Hingga saat ini, kaum mayoritas masih memiliki peranan terbesar dalam tatanan sosial masyarakat. Orang akan merasa paling benar jika yang ia lakukan juga diikuti oleh sebagian besar yang lain. Lain halnya jika kau melakukan hal yang benar namun tak seorang pun mengikutimu, bisa jadi malah kau yang akan disalahkan atas perbuatanmu. Ya, begitulah. Apalagi jika itu merambat ke ranah yang lebih luas, sebut saja penentuan pemimpin rakyat.
Demokrasi seolah telah menjadi tameng besar bagi mereka yang segaja berlindung di bawah naungannya. Dengan tanpa perasaan bersalah mereka mengatas namakan demokrasi untuk kepentingannya sendiri. Suara terbanyak memang sekilas terlihat adil. Namun, bagaimana jika suara sebanyak itu memang dirancang sedari awal supaya orang-orang mengikutinya? Maka di situlah sebenarnya persaingan sengit terjadi. Bukan perebutan kekuasaan, tapi perebutan suara yang menentukan mandat kekuasaan nantinya.
Maka, jika berdasar pada pendapat tadi, jika suara bisa dimanipulasi, kebenenaran pun seolah menjadi kabur. Pemimpin sejati takkan mungkin menduduki takhta kekuasaan karena dia tak mampu memikat hati kaum mayoritas. Hanya mereka yang pandai bersilat lidah juga beruang banyak yang mampu menembus persaingan perebutan suara.

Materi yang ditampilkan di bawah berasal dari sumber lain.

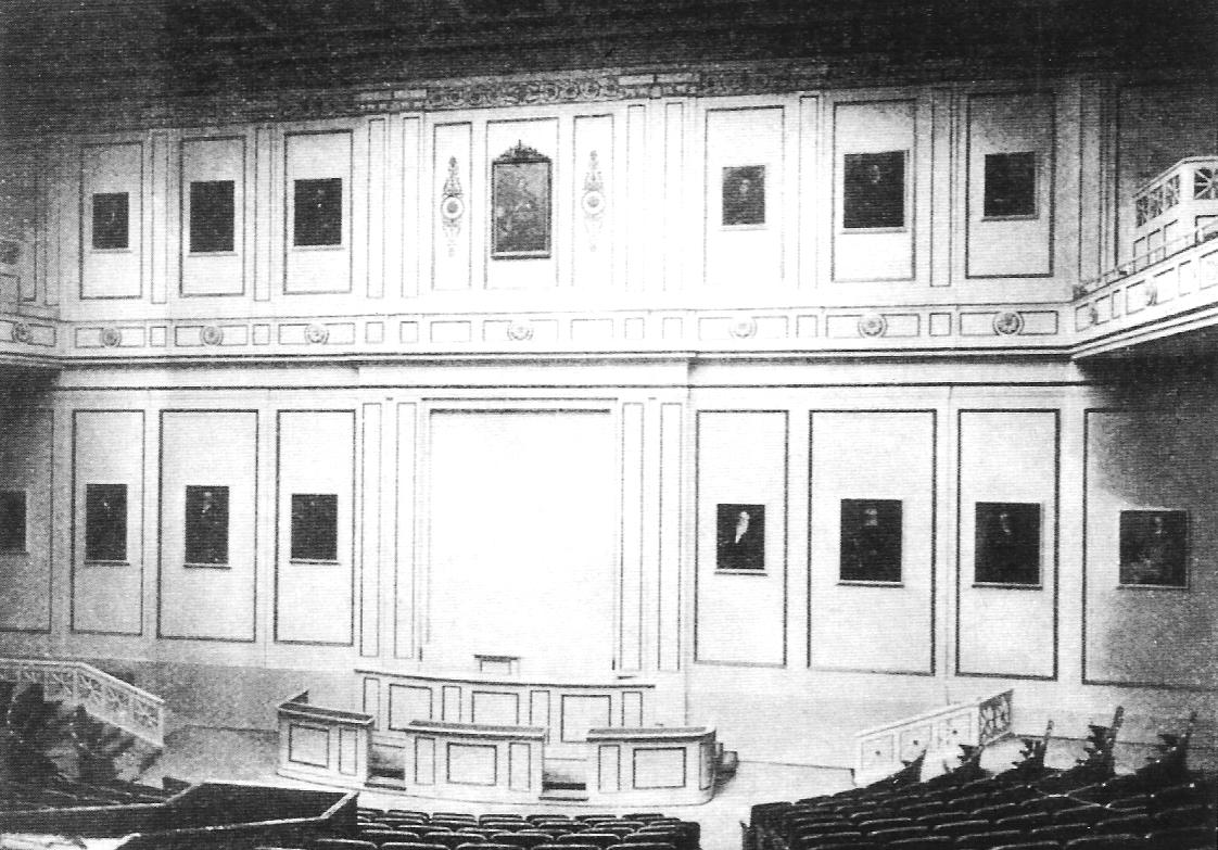 Langenbeck-Virchow-Haus in Berlin/Mitte, Auditorium mit Blick auf den Vorstandstisch
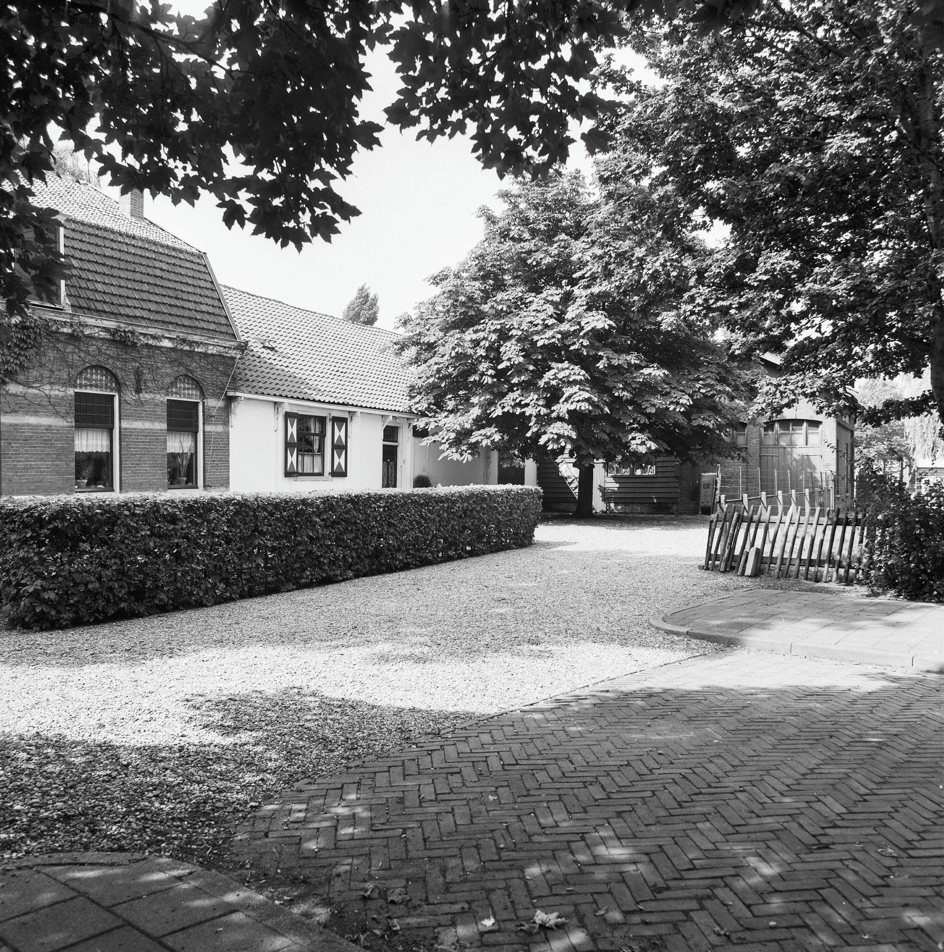 overzicht melkhuisje van de voormalige boerderij "Badhoeve"
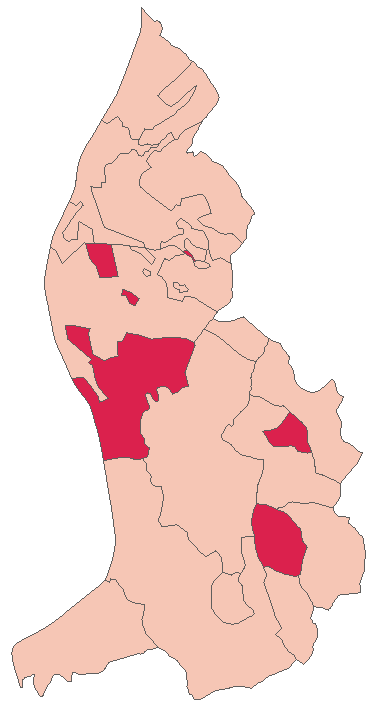 Municipalities of Liechtenstein: Vaduz
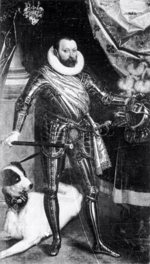 Friedrich Wilhelm I., Herzog von Sachsen-Weimar (1562-1602)
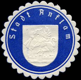 Sealing stamp Title: Stadt Anklam Description: blau, weiß, geprägt Place: Anklam size: 4 cm
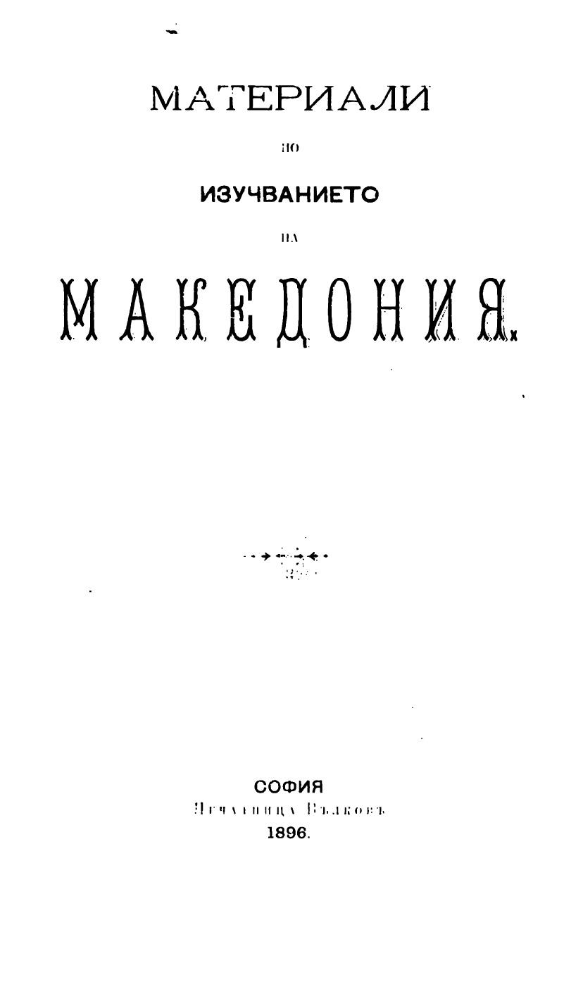 Корица на Материали по изучаванието на Македония на Гьорче Петров.
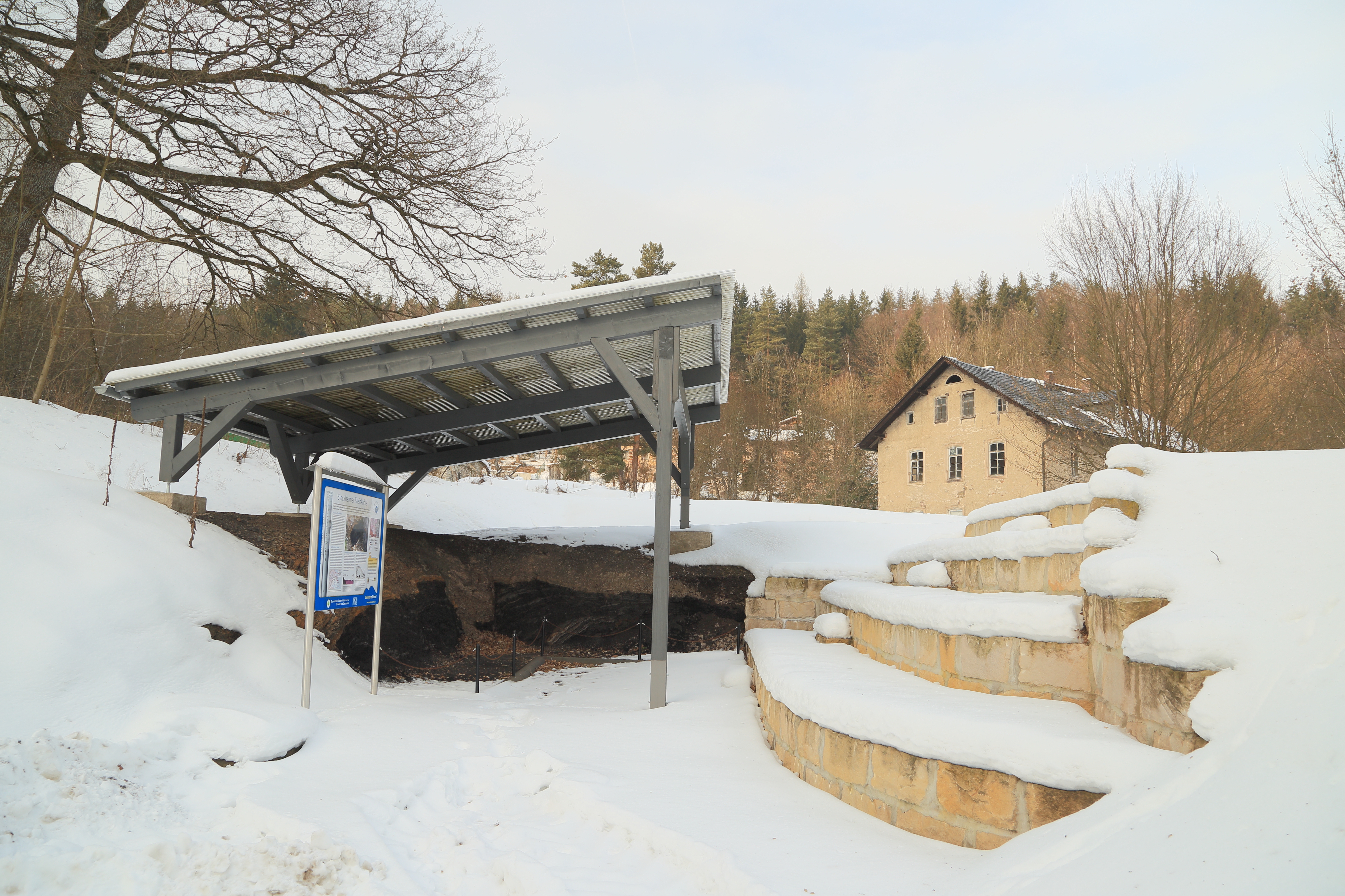 Stockheimer Steinkohleflöz Schönstes Geotop Nummer 67 Geotop-Nummer: 476G003

Jadi, janganlah mencari kebenaran di tengah-tengah arus yang searah. Pemahaman mainstream hanya berpihak pada mayoritas orang, juga belum tentu hal tersebut merupakan kebenaran. Karena kebenaran sudah beralih makna menjadi sesuatu yang dianggap sebagian besar orang merupakan kebenaran, bukan kebenaran yang sebenar-benarnya.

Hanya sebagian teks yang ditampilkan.